| Work required |
Transcribe only what runs from the line containing "Piazza Gramsci, Carrara, Toscana, Italia" through the end of the listing, line for line and exactly, and omit the pictures.
*** Provided material Section Begins ***
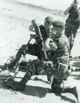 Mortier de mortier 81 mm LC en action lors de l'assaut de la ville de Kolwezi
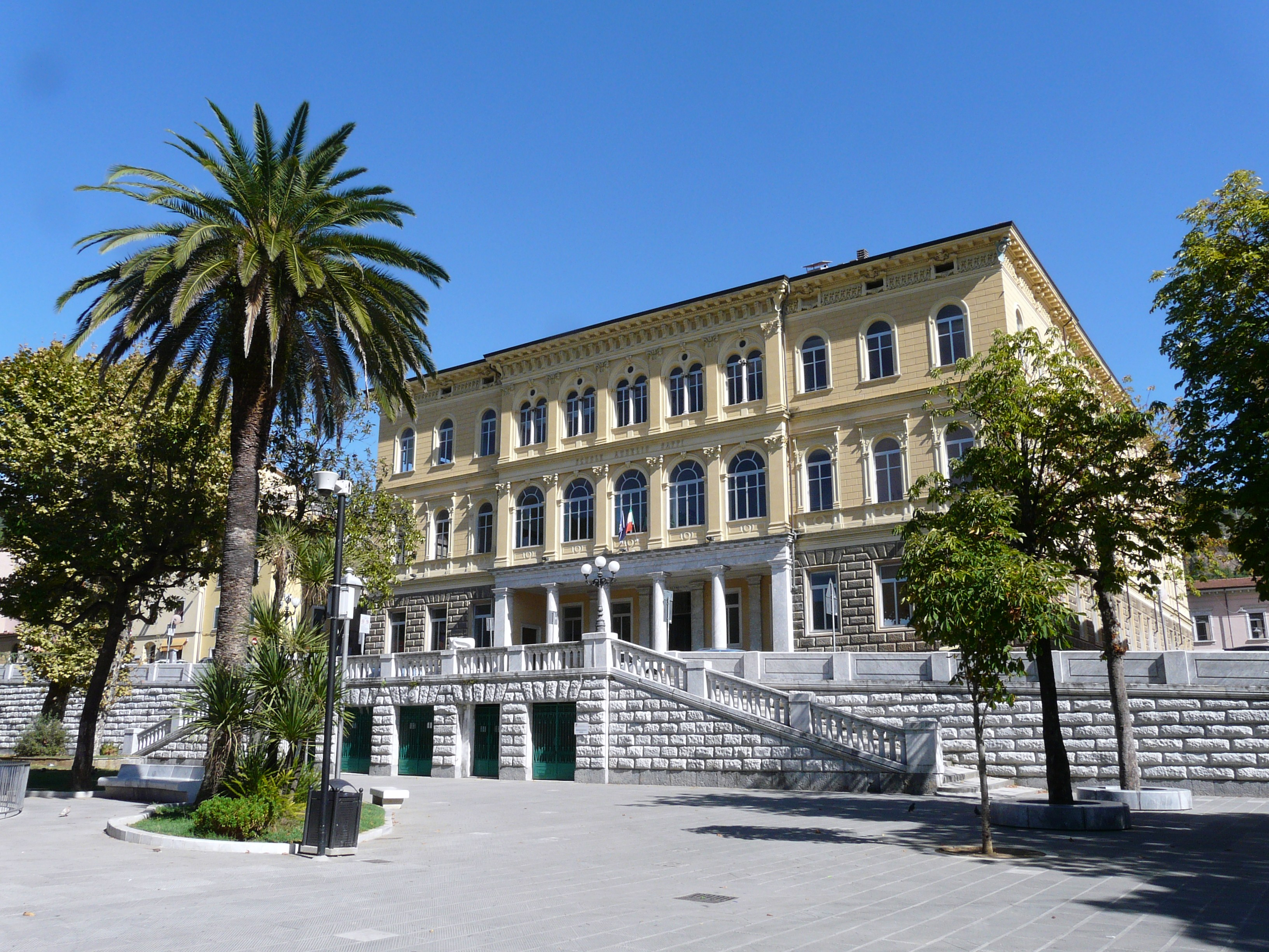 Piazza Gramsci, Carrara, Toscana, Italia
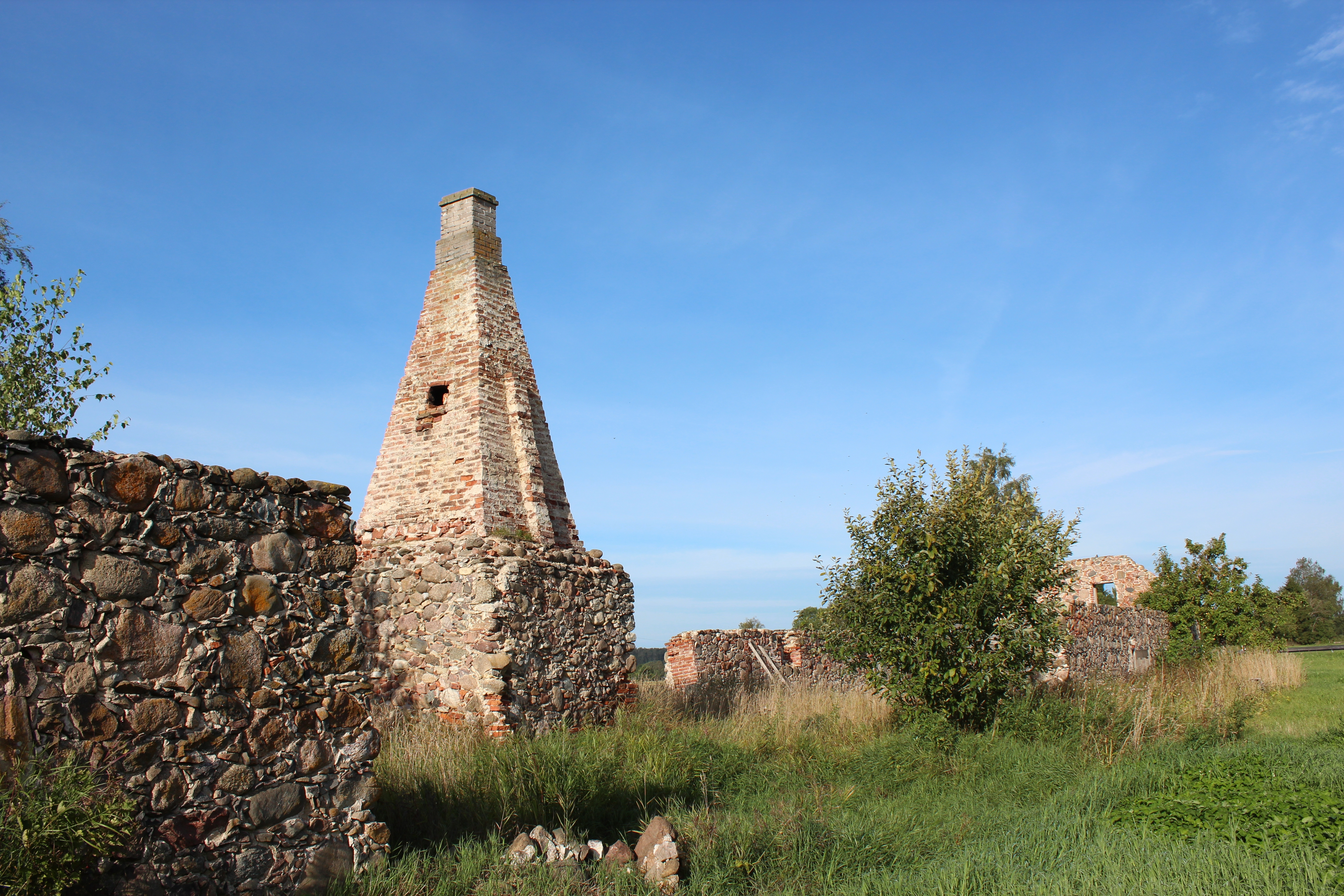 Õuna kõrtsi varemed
*** Provided material Section Ends ***
| Answer box |
 Piazza Gramsci, Carrara, Toscana, Italia
 Õuna kõrtsi varemed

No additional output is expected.